Let $X$ be a continuous rv with cdf
\[
F(x)=\begin{cases}
       0, & x\leqslant 0, \\
       \frac{x}{4}\Bigl[1+\ln(\frac{4}{x})\Bigr], & 0 < x\leqslant 4, \\
       1, & x > 4.
     \end{cases}
\]
[This type of cdf is suggested in the article "Variability in Measured Bedload-Transport Rates" (Water Resources Bull., 1985:39--48) as a model for a certain hydrologic variable.] What is

• (a) $P(X\leqslant 1)$?
• (b) $P(1\leqslant X\leqslant 3)$?
• (c) The pdf of $X$?
   

(a)

\[
P(X\leqslant 1)=F(1)=\frac{1}{4}\Bigl[1+\ln(\frac{4}{1})\Bigr]=\frac{1}{4}(1+2\ln 2)\approx 0.59657359
\]

(b)

\[
\begin{split}
P(1\leqslant X\leqslant 3)&=F(3)-F(1)\\
&=\frac{3}{4}\Bigl[1+\ln(\frac{4}{3})\Bigr]-\frac{1}{4}\Bigl[1+\ln(\frac{4}{1})\Bigr]\\
&=\frac{3}{4}(1+2\ln 2-\ln 3)-\frac{1}{4}(1+2\ln 2)\\
&=\frac{3}{4}+\frac{3}{2}\ln 2-\frac{3}{4}\ln 3-\frac{1}{4}-\frac{1}{2}\ln 2\\
&=\frac{1}{2}+\ln 2-\frac{3}{4}\ln 3\\
&\approx 0.3691879900
\end{split}
\]

(c)

For $x < 0$ or $x > 4$, $f(x)=0$, since $F(x)$ is constant.
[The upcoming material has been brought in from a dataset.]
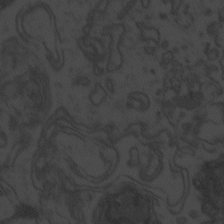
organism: Zebrafish
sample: Macrophage infected with Toxoplasma gondii

For $x=0$, it is clear that $F'_{-}(0)=0$ and

\[
\begin{split}
F'_{+}(0)&=\lim_{x\rightarrow 0^+}\frac{F(x)-F(0)}{x-0}\\
&=\lim_{x\rightarrow 0^+}\frac{\frac{x}{4}(1+\ln\frac{4}{x})-0}{x}\\
&=\lim_{x\rightarrow 0^+}\frac{1}{4}(1+\ln\frac{4}{x})\\
&=+\infty
\end{split}
\]

So, the derivative of the function $F(x)$ at the point $x=0$ doesn't exist.

For $x\in(0,4)$,

\[
\begin{split}
f(x)&=F'(x)=\biggl(\frac{x}{4}(1+\ln\frac{4}{x})\biggr)'\\
&=\biggl(\frac{x}{4}\biggr)'\cdot(1+\ln\frac{4}{x})+\frac{x}{4}\cdot\biggl(1+\ln\frac{4}{x}\biggr)'\\
&=\frac{1}{4}\cdot(1+\ln\frac{4}{x})+\frac{x}{4}\cdot\frac{x}{4}\cdot\biggl(\frac{4}{x}\biggr)'\\
&=\frac{1}{4}+\frac{1}{4}\ln\frac{4}{x}+\frac{x^2}{16}\cdot\frac{-4}{x^2}\\
&=\frac{1}{4}+\frac{1}{4}\ln\frac{4}{x}-\frac{1}{4}\\
&=\frac{1}{4}\ln\frac{4}{x}
\end{split}
\]

For $x=4$, it is clear that $F'_{+}(4)=0$. 

\[
\begin{split}
F'_{-}(4)&=\lim_{x\rightarrow 4^-}\frac{F(x)-F(4)}{x-4}\\
&=\lim_{x\rightarrow 4^-}\frac{\frac{x}{4}(1+\ln\frac{4}{x})-1}{x-4}\\
&=\lim_{x\rightarrow 4^-}\frac{x(1+\ln\frac{4}{x})-4}{4(x-4)}\\
&=\lim_{x\rightarrow 4^-}\frac{x-4+x\ln(1+\frac{4-x}{x})}{4(x-4)}\\
&=\frac{1}{4}+\lim_{x\rightarrow 4^-}\frac{x\ln(1+\frac{4-x}{x})}{4(x-4)}\\
&=\frac{1}{4}+\lim_{x\rightarrow 4^-}\frac{\ln(1+\frac{4-x}{x})}{x-4}\\
&=\frac{1}{4}+\lim_{x\rightarrow 4^-}\frac{\frac{4-x}{x}}{x-4}\\
&=\frac{1}{4}-\lim_{x\rightarrow 4^-}\frac{1}{x}\\
&=\frac{1}{4}-\frac{1}{4}\\
&=0
\end{split}
\]

Hence, $f(4)=F'(4)=0$.

Therefore, we have

\[
f(x)=\begin{cases}
0, & x < 0,\\
\frac{1}{4}\ln\frac{4}{x}, & 0 < x < 4,\\
0, & x\geqslant 4.
\end{cases}
\]

If write $f(x)$ in decimal format, we have $f(x)=0.34657359-0.25\ln x$ for $x\in(0,4)$.